И главное, предстоят выборы папы. Вот уже несколько недель Филипп рыскал по всему Провансу, по Верхней Вьенне и окрестностям Лиона, повидался с каждым из двадцати четырех разбежавшихся кто куда кардиналов, уверил каждого, что случай, происшедший в Карпантрассе, не повторится, что к ним не применят более насилия; намекал то одному, то другому кардиналу, что именно у него есть шансы стать папой, взывал послужить делу веры к вящей славе католической церкви, интересам государства. В конце концов с помощью уговоров, неусыпных трудов и золота ему удалось собрать беглых кардиналов в Лионе, в городе, издревле находившемся под властью духовенства, но совсем недавно, в последние годы царствования Филиппа Красивого, перешедшего во владение французских королей.
Граф Пуатье чувствовал, что дело идет на лад. Но если он уедет в Париж, разве не придется начинать все сызнова, разве не разгорится опять вражда между кардиналами, люто ненавидевшими своих соперников, разве не станут разные партии обвинять друг друга в ереси? А что, если папский престол будет перенесен обратно в Рим? «Отец именно этого и опасался, – думал Филипп Пуатье. – И неужели дело его, которому и без того достаточно повредили Людовик и дядюшка Валуа, погибнет бесславно?»

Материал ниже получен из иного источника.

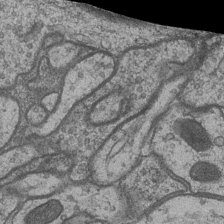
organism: Drosophila
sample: Optic medulla

Кардиналу Дюэзу показалось, что молодой принц совсем забыл о его присутствии. Вдруг Пуатье обратился к нему:
– Будет ли и сейчас гасконская партия поддерживать кандидатуру кардинала Пелагрю? И верите ли вы, что ваши благочестивые коллеги действительно склонны собраться наконец для выбора папы?.. Присядьте, монсеньор, и поведайте мне все ваши соображения на сей счет. В каком положении сейчас дела?
Немало повидал на своем веку старик кардинал земных владык и правителей, недаром больше трети века он делил с ними заботы по управлению государством. Но ни разу он не встречал подобного самообладания. Вот он только что сообщил двадцатитрехлетнему принцу, что брат его скончался, что французский престол пустует, а принц сидит и разговаривает с таким видом, будто нет у него важнее заботы, чем кардинальские свары.
Усевшись бок о бок у окошка на ларе, покрытом парчой, они завели беседу. Коротенькие ножки кардинала не доставали до пола, а граф Пуатье не спеша покачивал своей тощей длинной ногой.
По словам Дюэза, все вернулось к исходной точке, к тому положению, которое создалось два года назад после кончины папы Климента V.
Гасконская партия, куда входило десять кардиналов, именуемая также партией французской, по-прежнему была наиболее многочисленной, но все же ее сил было недостаточно для того, чтобы образовать без поддержки других партий большинство, поскольку требовалось, чтобы кандидат собрал две трети голосов священного конклава, – другими словами, шестнадцать голосов. Гасконцы, считавшие себя прямыми хранителями заветов покойного папы, который и произвел их в кардиналы, упорно требовали, чтобы папский престол оставался в Авиньоне, и с поразительным единодушием выступали против двух других партий. Но и между ними шел глухой разлад; на папский престол притязал не только Арно де Пелагрю, но и Арно де Фужер, и Арно Нувель. Все трое не скупились на взаимные посулы и старались подставить сопернику ножку.